[Data items]
++++++
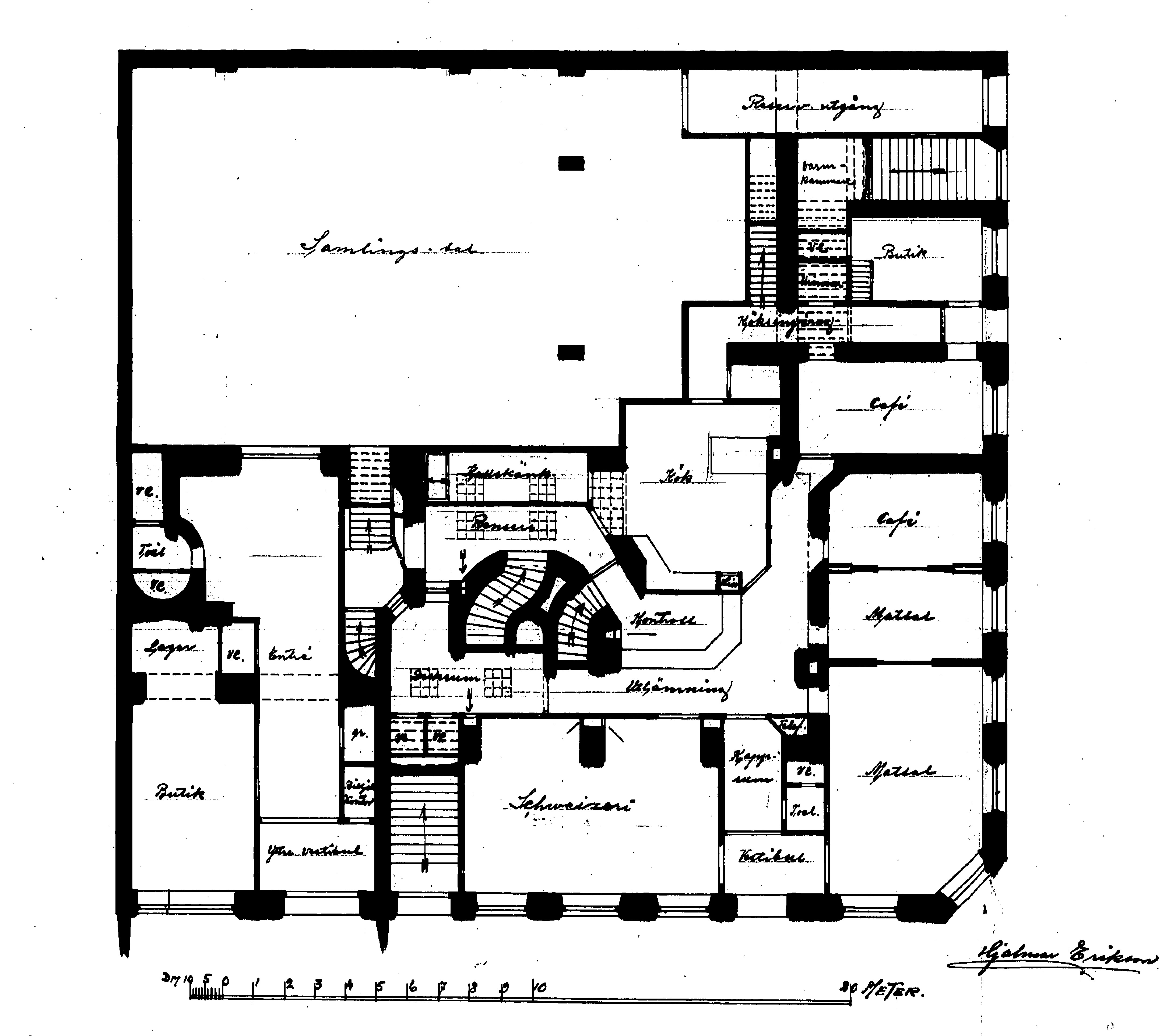 Bottenvåning för Götgatan 72 inrymde Bio-Kino och Källaren Druvan (huset är rivet)
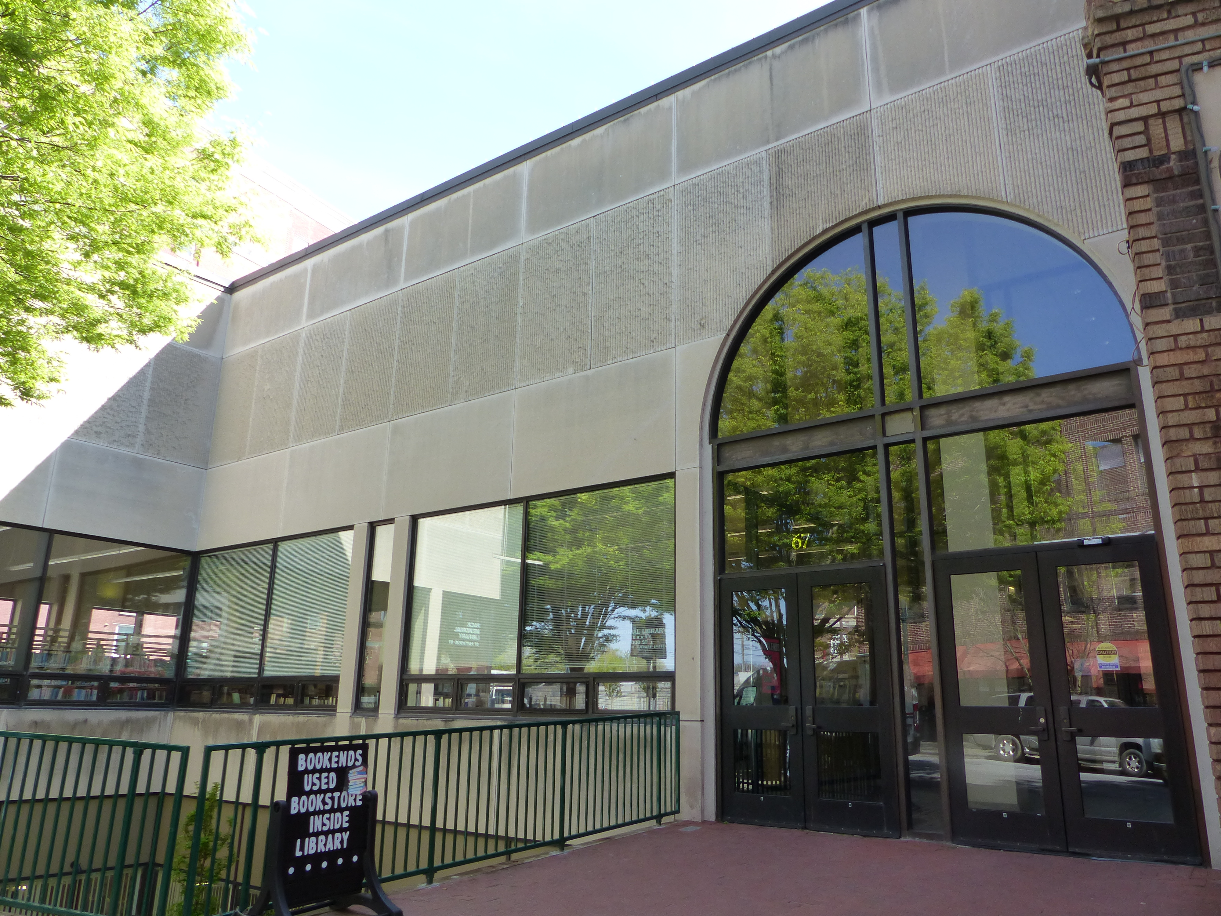 67 Haywood St
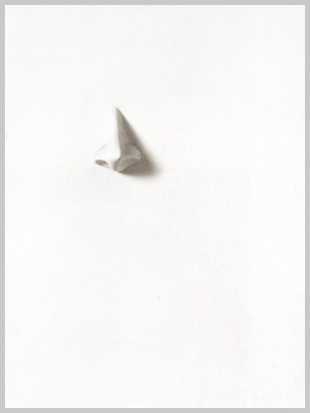 «Сон коллежского асессора». Холст, белила, папье-маше, 75х57
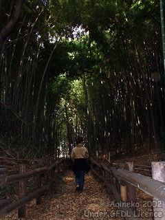 Description de l'image : Kozukue Source : Aoineko Statut : GFDL
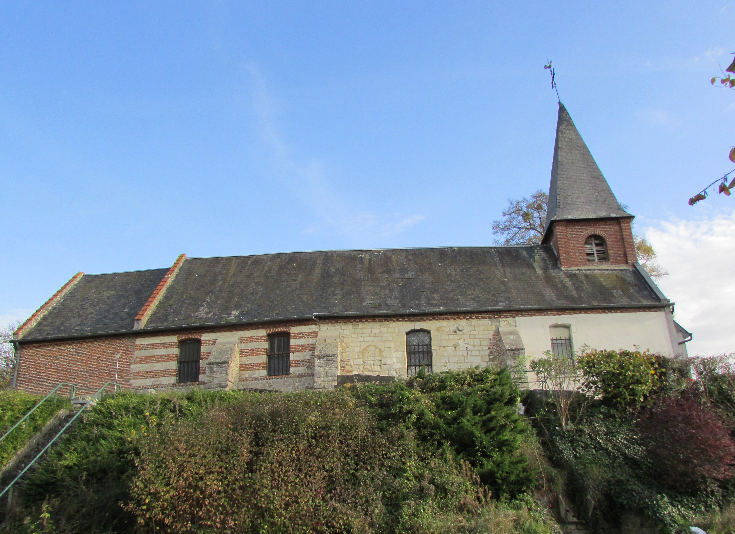 L'église de Proix.
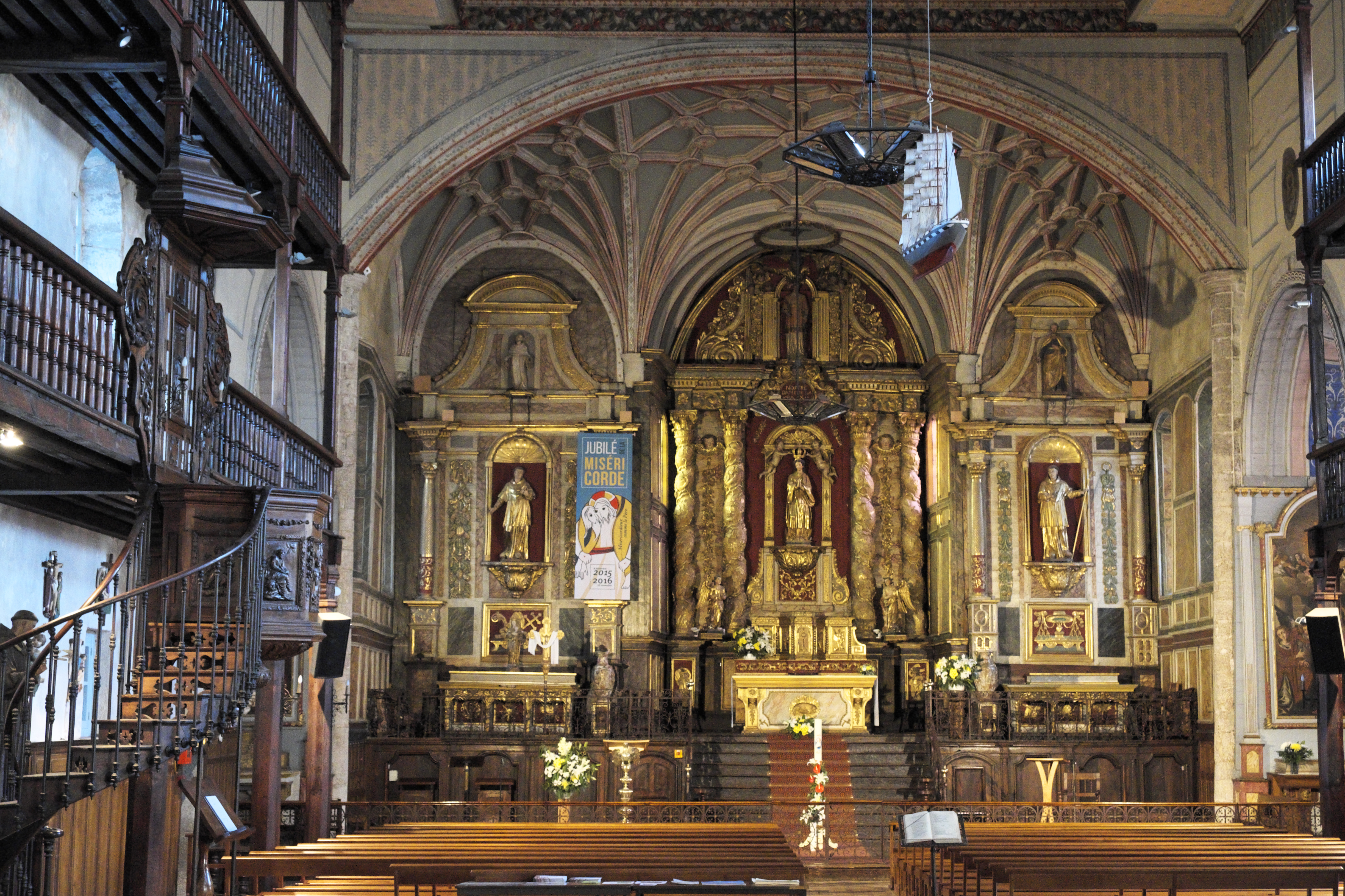 Kirche Saint-Vincent in Ciboure im Département Pyrénées-Atlantiques (Region Aquitaine-Limousin-Poitou-Charentes/Frankreich), Chor mit Altarretabel
++++++
* **WHAT YOU NEED TO DO**:
Each entry above must be repeated word for word, minus its images.

* **RESPONSE TO THE EXERCISE**:
 Bottenvåning för Götgatan 72 inrymde Bio-Kino och Källaren Druvan (huset är rivet)
 67 Haywood St
 «Сон коллежского асессора». Холст, белила, папье-маше, 75х57
 Description de l'image : Kozukue Source : Aoineko Statut : GFDL
 L'église de Proix.
 Kirche Saint-Vincent in Ciboure im Département Pyrénées-Atlantiques (Region Aquitaine-Limousin-Poitou-Charentes/Frankreich), Chor mit Altarretabel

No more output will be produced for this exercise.